/ugo

go without GOPATH

Primary LanguageGo

DED

THIS IS NO LONGER NESSESARY

go finally supports modules natively

ugo

ugo is an extremly simple and obvious solution to all your GOPATH troubles.

If the official way of working with go is somehow troubling you, this is the one workaround you need.

tested with works
go1.7.4 linux/amd64 yep
go1.8.3 linux/amd64 yep

Please open a github issue to report if it works on your platform (windows is not supported)

the fix

simply add a file ".gopackage" to your package root, containing the full path of your package

$ git clone github.com/foo/bar && cd something
$ go get
  error: you have angered the GOPATH god
$ echo 'github.com/foo/bar' > .gopackage
$ ugo go get
$ ugo go build
# just bloody works
  • A workaround for the underlying design mistake in go, not a vendoring tool (see background)
  • So trivial that many other tools can be implemented on this
  • Foward and backward compatible with the official way of working.
  • A Trivial single file with zero overhead to the project that all projects can adopt painfree

using ugo

This repo contains ugo, that creates a workspace in the project root of whatever you're building.

It's quite simplistic and many more tools can be built using the obvious package fix (read below). If you implement something else that uses .gopackage, let me know and i'll link from here

go get -u github.com/aep/ugo

"ugo anything" will create the virtual workspace, add it to your existing gopath and then exec "anything"

This also works with other tools need to know the import path, such as generators or parsers, for example to use ginkgo generate just prefix it with "ugo"

$ ginkgo generate
Couldn't identify package import path.
$ ugo ginkgo generate
#works fine

You can also pass -r to this script to not add but replace the workspace, which works exactly the same way, except that all dependencies are redownloaded for every project. I'd recommend using vendoring instead. -r also serves as a workaround for broken tools that only accept a single path in GOPATH

background

GOPATH has many issues, such as crippling any workflow with private repos, mixed go and non-go code, git submodules, or global dependencies generally being a terrible idea. Probably a million more. There's workarounds for every issue GOPATH brings, but the puzzling part for me was: why does GOPATH even exist, when no other language has it?

Here's an attempt to explain the situation:

let's assume this is your project:

  $ git clone github.com/company/server/
  $ tree server
  server
  ├── router
  │   └──  router.go
  └── cmd
      └──  main.go

your router.go:

package router

and your main.go imports the router sub package

package main
import "github.com/company/server/router"

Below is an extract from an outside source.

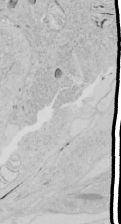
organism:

since package names must be short, and import names must be full urls there is no way go build could figure out these two things are related. Unless we're complying with the law :

$ cd $GOPATH
$ git clone github.com/company/server/ src/github.com/company/server/
$ tree
  src
  └── github.com
      └── company
          └── server
              ├── router
              |   └── router.go
              └── cmd
                  └──  main.go

now the go tools understand what "import github.com/company/server/router" means, because that is a valid path relative to GOPATH

I'm unsure wether this is the reason gopath exists, but it is the only time it's actually needed for any of the go tools.

ugo fakes that layout inside a symlink, so the go tools know where to find stuff, without you having to bother about all the other problems that come with gopath

  $ git clone github.com/company/server/
  $ cd server && ugo *anything*
  $ tree server
  server
  ├── .gopackage
  ├── router
  │   └──  router.go
  ├── cmd
  │   └──  main.go
  └── .workspace
      └── src
          └── github.com
              └── company
                  └── ...

In theory, go tools could just read .gopackage directly or use full names in the package directive, and do away with GOPATH. Until then, this workaround hopefully enable a saner workflow for everyone.